Here is a piece of an article published by Ash Amin [(2008) ‘Collective culture and urban public space’, City, 12:1, 5 – 24], where the author explores how public space is actually working (or not), which are the dimensions and interactions between humans —- but also between humans and materiality —- that allow encounters in the public space. Can send you the paper if you like.
The ethics of the situation, if we can put it in these terms, are neither uniform nor positive in every setting of thrown-togetherness. The swirl of the crowd can all too frequently generate social pathologies of avoidance, self preservation, intolerance and harm, especially when the space is under-girded by uneven power dynamics and exclusionary practices. My second claim, thus, is that the compulsion of civic virtue in urban public space stems from a particular kind of spatial arrangement, when streets, markets, parks, buses, town halls are marked by non-hierarchical relations, openness to new influence and change, and a surfeit of diversity, so that the dynamic of multiplicity or the promise of plenitude is allowed free reign. There are resonances of situated multiplicity/plenitude that have a significant bearing on the nature of social and civic practice. At least five that merit conceptual and practical attention can be mentioned.

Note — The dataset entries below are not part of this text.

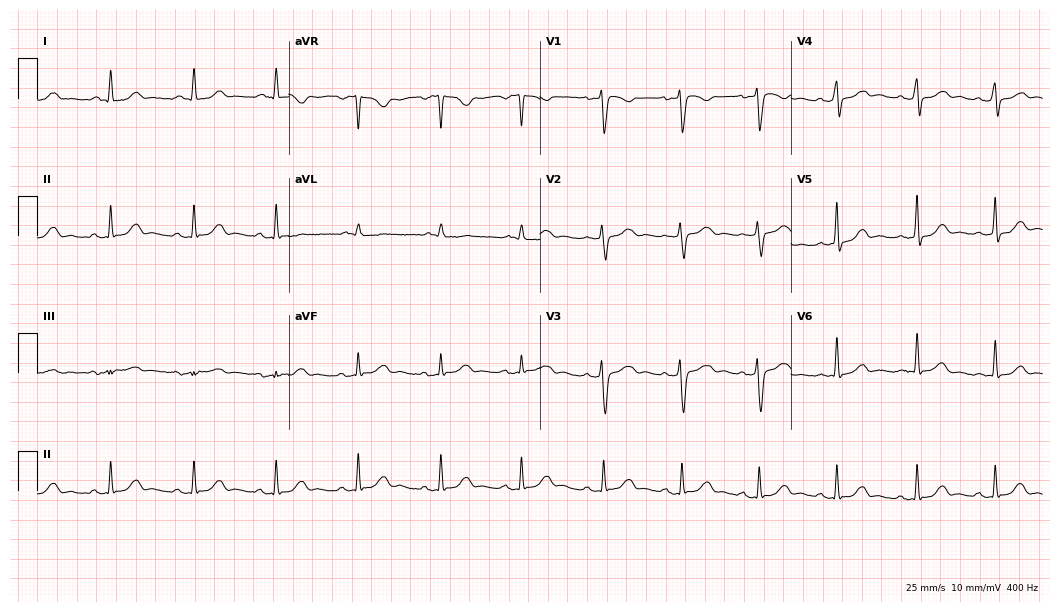
12-lead ECG from a female patient, 55 years old. Screened for six findings — first-degree AV block, right bundle branch block, left bundle branch block, sinus bradycardia, atrial fibrillation, sinus tachycardia — none is recorded. Only these six findings were labelled.
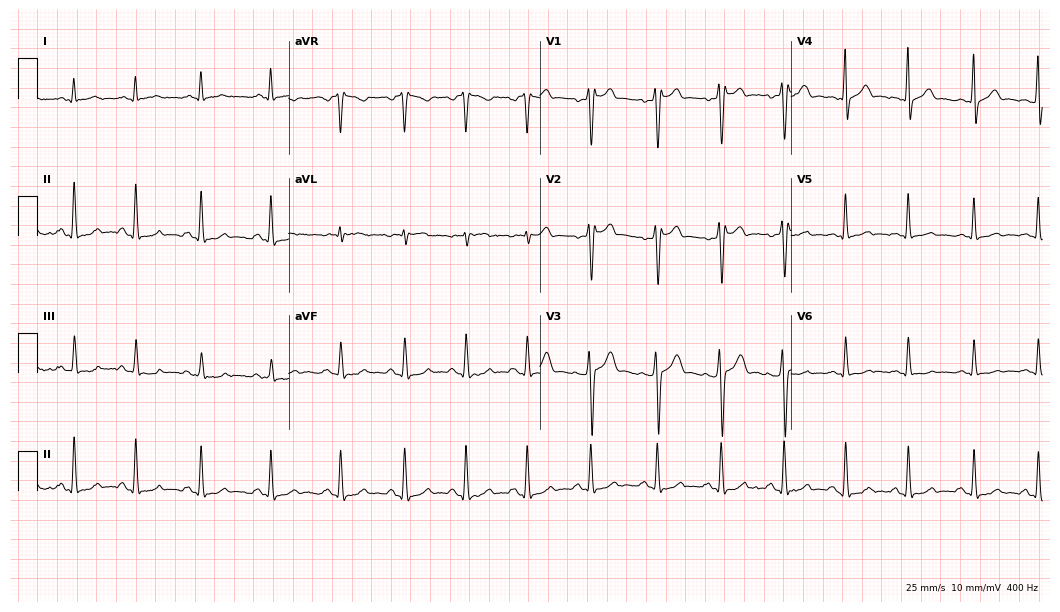
Resting 12-lead electrocardiogram. Patient: a male, 34 years old. None of these six findings is recorded: first-degree AV block, right bundle branch block, left bundle branch block, sinus bradycardia, atrial fibrillation, sinus tachycardia.
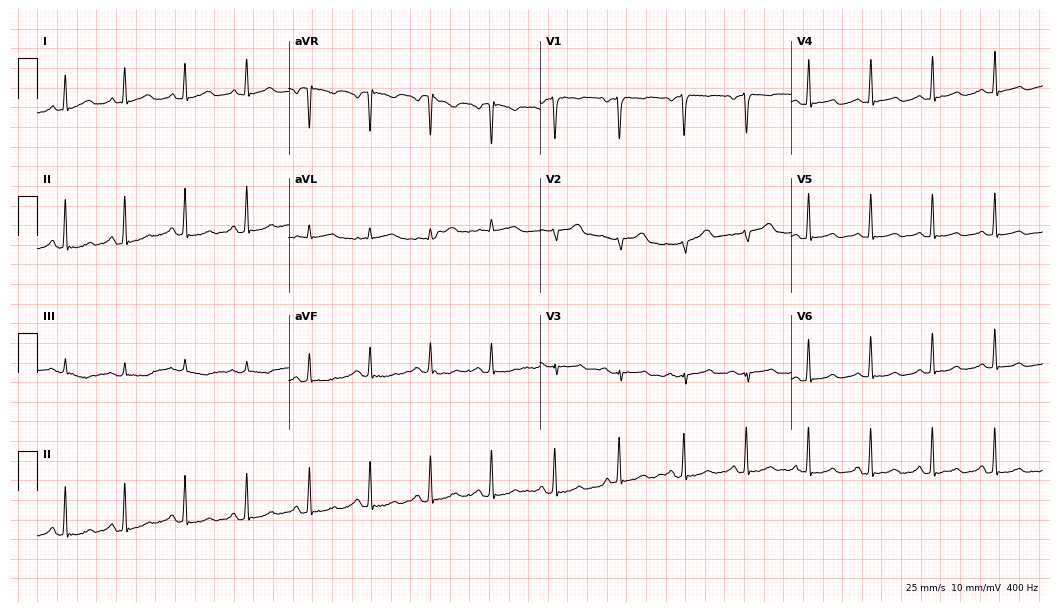
ECG (10.2-second recording at 400 Hz) — a female, 40 years old. Labelled as a normal ECG.
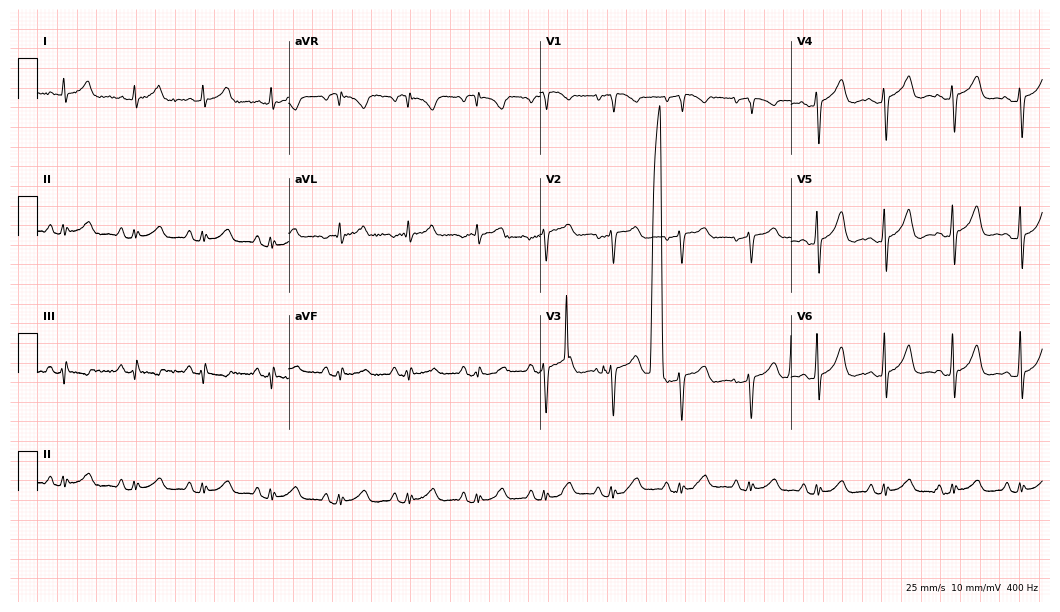
ECG (10.2-second recording at 400 Hz) — a 57-year-old female patient. Screened for six findings — first-degree AV block, right bundle branch block, left bundle branch block, sinus bradycardia, atrial fibrillation, sinus tachycardia — none is recorded. Findings outside these six are not listed.

The first resonance is that of surplus itself, experienced by humans as a sense of bewilderment, awe and totality in situations that place individuals and groups in minor relation to the space and other bodies within them. What Simmel tried to explain in terms of behavioural response among strangers when placed together in close proximity in urban space-from bewilderment and avoidance to indifference and inquisitiveness–might be reinterpreted as the shock of situated surplus, experienced as space that presents more than the familiar or the manageable, is in continual flux and always plural, weaves together flesh, stone and other material, and demands social tactics of adjustment and accommodation to the situation (including imaginative ways of negotiating space without disrupting other established modes, as shown in Figure 2). The resonance of situated surplus, formed out of the entanglements of bodies in motion and the environmental conditions and physical architecture of a given space, is collectively experienced as a form of tacit, neurological and sensory knowing (Pile, 2005; Thrift, 2005a), quietly contributing to a civic culture of ease in the face of urban diversity and the surprises of multiplicity.

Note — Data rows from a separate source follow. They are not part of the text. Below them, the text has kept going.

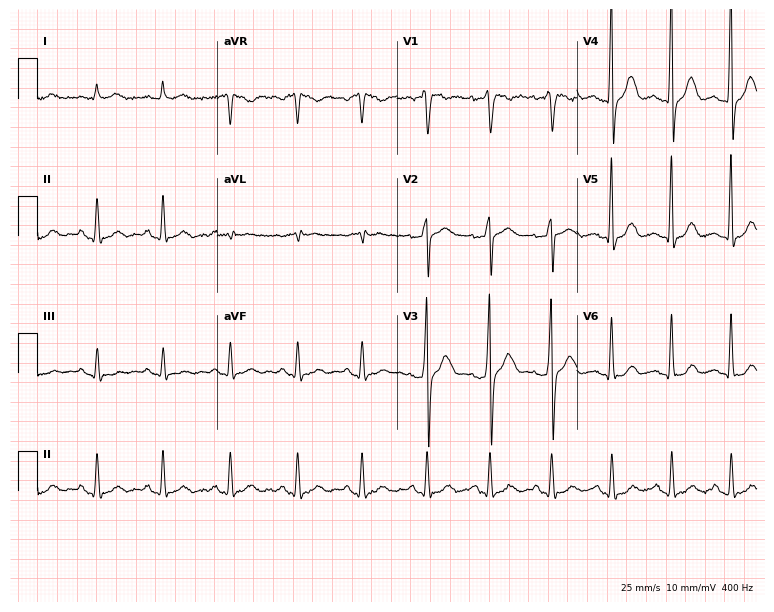
12-lead ECG from a male patient, 36 years old. Labelled as a normal ECG.
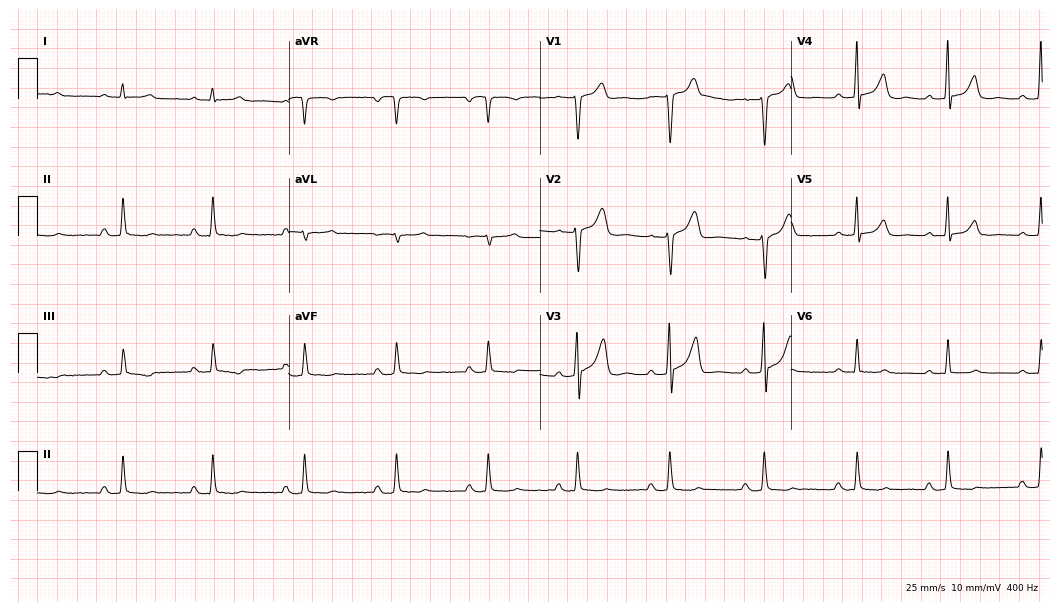
Resting 12-lead electrocardiogram (10.2-second recording at 400 Hz). Patient: a male, 59 years old. Read as a normal ECG.
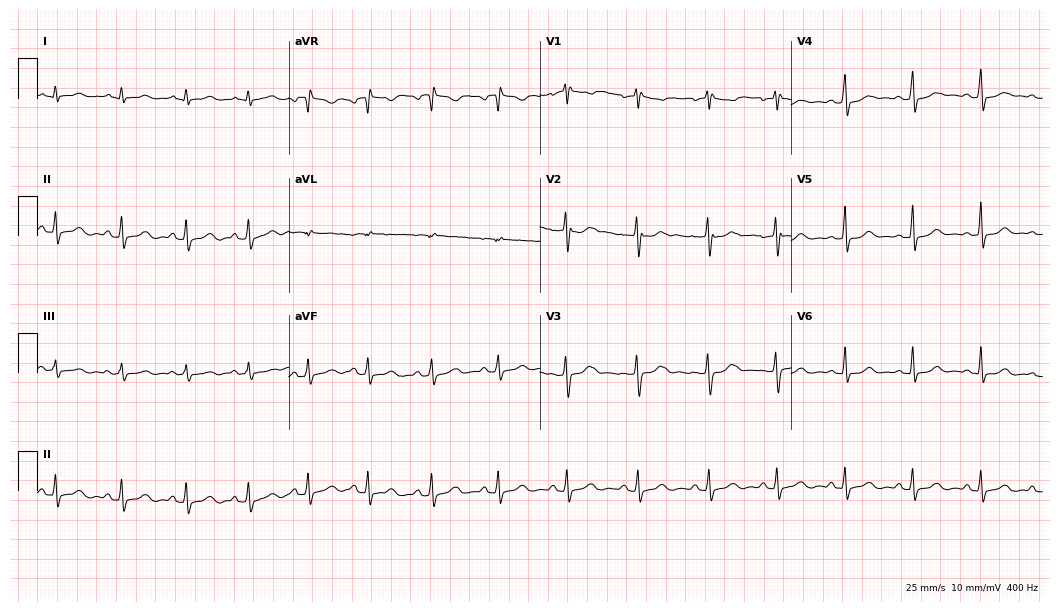
12-lead ECG from a woman, 22 years old (10.2-second recording at 400 Hz). Recorded interpretation: within normal limits.

These surprises are rarely disorienting, for a second resonance of situated multiplicity is territorialization; repetitions of spatial demarcation based on daily patterns of usage and orientation. The movement of humans and non-humans in public spaces is not random but guided by habit, purposeful orientation, and the instructions of objects and signs. The repetition of these rhythms results in the conversion of public space into a patterned ground that proves essential for actors to make sense of the space, their place within it and their way through it. Such patterning is the way in which a public space is domesticated, not only as a social map of the possible and the permissible, but also as an experience of freedom through the neutralization of antipathies of demarcation and division–from gating to surveillance–by naturalizations of repetition. The lines of power and separation somehow disappear in a heavily patterned ground, as the ground springs back as a space of multiple uses, multiple trajectories and multiple publics, simultaneously freeing and circumscribing social experience of the urban commons.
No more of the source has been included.